No further information on the project's progress has emerged since. The new contract awarded to Sinoma Engineering could nonetheless help revive the project, even as Dangote Cement remains silent on the option it has chosen for Cameroon.

Suspicions of price-fixing

Whichever option is adopted, a new Dangote investment would add to an already crowded cement market. Since 2015, the entry of the Nigerian group ended the 48-year monopoly held by Cimenteries du Cameroun (Cimencam), a subsidiary of LafargeHolcim Maroc Afrique.

Several other players have since entered the market, including Cimaf, Medcem, Mira Company, Cimpor, Central Africa Cement, Sinafcam Sarl and Yousheng Cement. They are soon expected to be joined by Société de ciment du Cameroun, backed by Ivorian billionaire Koné Dossongui.
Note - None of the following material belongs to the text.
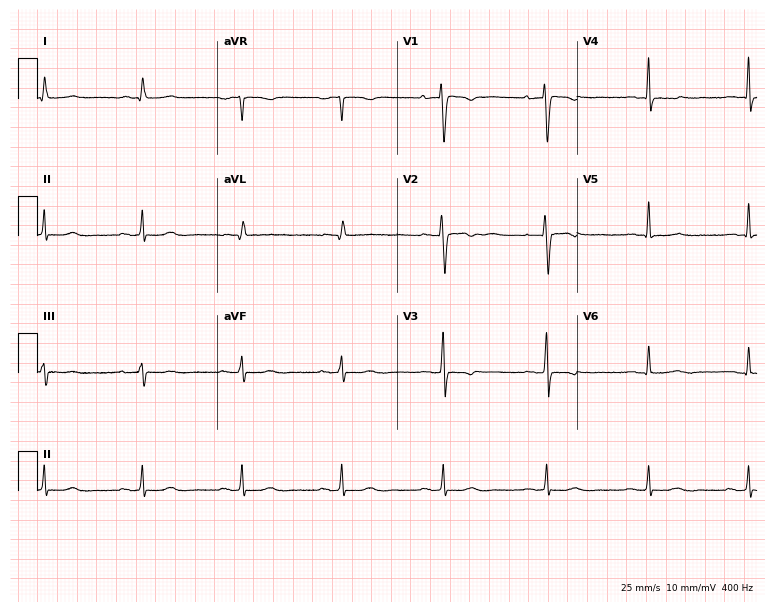
12-lead ECG from a 44-year-old woman (7.3-second recording at 400 Hz). No first-degree AV block, right bundle branch block, left bundle branch block, sinus bradycardia, atrial fibrillation or sinus tachycardia recorded for this tracing. Only these six findings were labelled.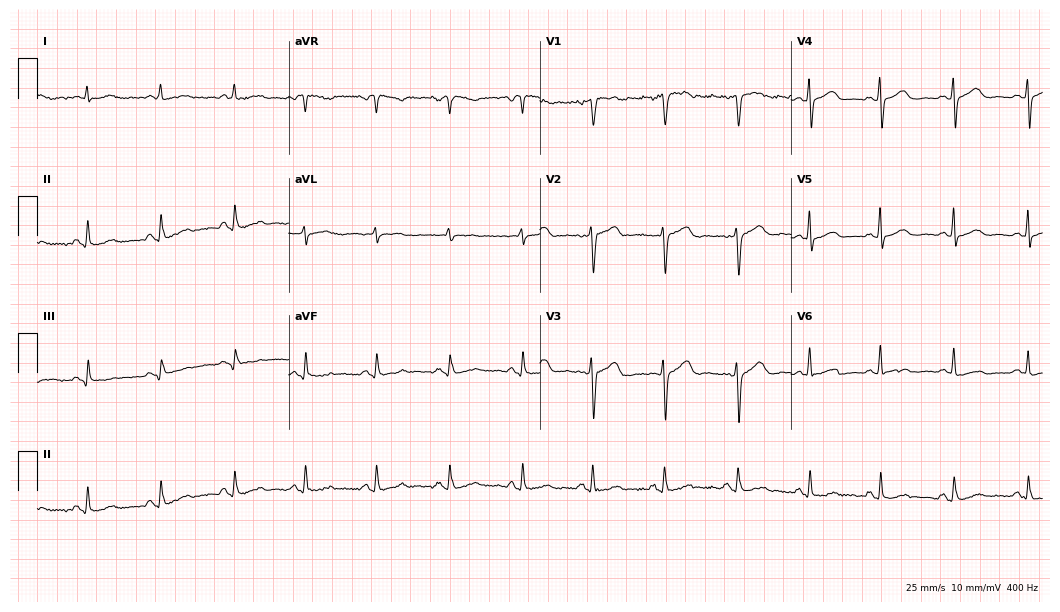
12-lead ECG from a woman, 60 years old. Labelled as a normal ECG.

National production capacity now approaches 12 million tonnes, compared with demand that was estimated until recently at around 8 million tonnes.

Despite this overcapacity, the price of a 50-kg bag of cement remains high, ranging between 5,100 and 5,300 CFA francs in Douala and Yaoundé. Producers and the government point to the cost of importing clinker, a key input in cement manufacturing. Commerce Minister Luc Magloire Mbarga Atangana has repeatedly raised suspicions of illegal price-fixing among producers.